Only much later, long after you made true on your promise to stab Zachariah in the face, after you've been walking down the hallway with the pictures of Ben and his Gran more times than you can count, some day in winter when you wake to a snow-covered world and for some reason don't feel half-dead with grief anymore, only then do you throw back the tarp and unearth it from a dusty corner of your weapon's cache.

"That's my Mum," you say to Lisa because she's come up behind you with a whiff of cold air, groceries dropped on the kitchen counter. You should have helped her, but instead you're sitting there, dumbstruck, running your fingertips over the photo like somehow you might be able to wipe away the grey and the stillness of it.

Lisa slides in beside you on the couch and calms your shaky hand.

"She's beautiful," she says after a moment. "You have her eyes."

This right here is what Mum would have wanted for you. You remind yourself of this. Then you dry your sorry eyes and put on your best smile.

"Hey Liz," you say. "Come here."

- 5

You're not sure what comes over you the day you drive off. "I'll be back in a day or so," you tell Sam and shut the door before he can ask where you're going. There's a ping of guilt all right that you swallow down. Besides, it's not like you know.

Out on the road, you dial Benny's number, and if you were the type, you'd say a prayer right now that he hasn't trashed his phone. It rings once, twice, then goes to voicemail. You leave a message, he better stock up on beer and tell you which direction you got to turn your nose.

Since there's nothing to do but wait, you eventually decide to take care of provisions yourself, and by the time you slide back into the driver's seat, a cooler full of AB positive in the trunk, you've got a voicemail with an address. Hearing Benny's drawl again is enough to make you laugh.

It's a four hour drive, and the sun's high and the road smooth and you make plans of treating your car to a new set of speakers.
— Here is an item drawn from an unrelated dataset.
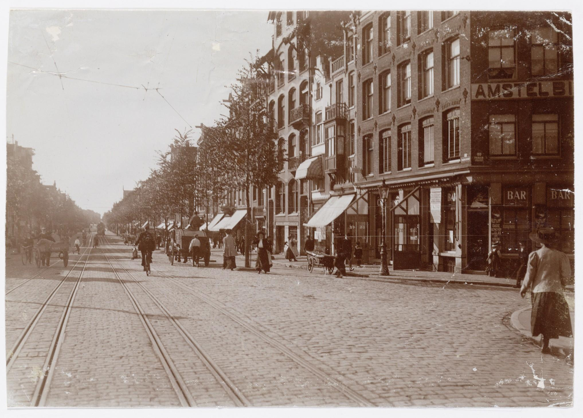 Beschrijving Rozengracht 2-4-6 enz. (rechts, v.r.n.l.) Gezien in westelijke richting vanaf kruising Prinsengracht. Drierailig tramspoor voor de Gemeentetram en de ESM-tram naar Haarlem en Zandvoort. Documenttype foto Vervaardiger Boek-, kantoor- en papierhandel J. Vlieger Collectie Collectie Stadsarchief Amsterdam: foto-afdrukken Geografische naam Prinsengracht Rozengracht Inventarissen Afbeeldingsbestand OSIM00001004496 Generated with Dememorixer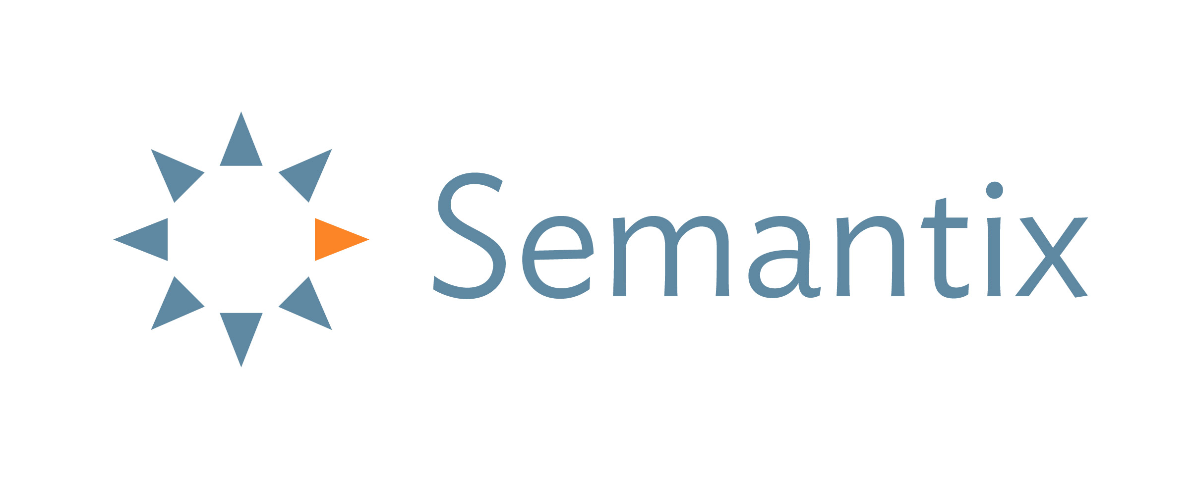 Semantix logo

The old ones are tinny now that your ears are getting accustomed to the warmer sound of vinyl.

At the end of a service road that it takes you twenty minutes to find, Benny's holed up in the poorest excuse of a cabin you've seen in a while. "It's all right," he'll mention later. "Man like me knows how to get by."

He's waiting for you outside, under the shade of a sprawling tree. "That car of yours is making enough noise to wake the dead," he says for a welcome and before you even get around to telling him how that fits just right, doesn't it, he's already grabbed you in some bone-crushing hug. "It's good to see you, brother."

You got the sun in your eyes, and you can feel Benny's laughter against your shoulder, and you smack him on the back and then hold on. "It's been too long."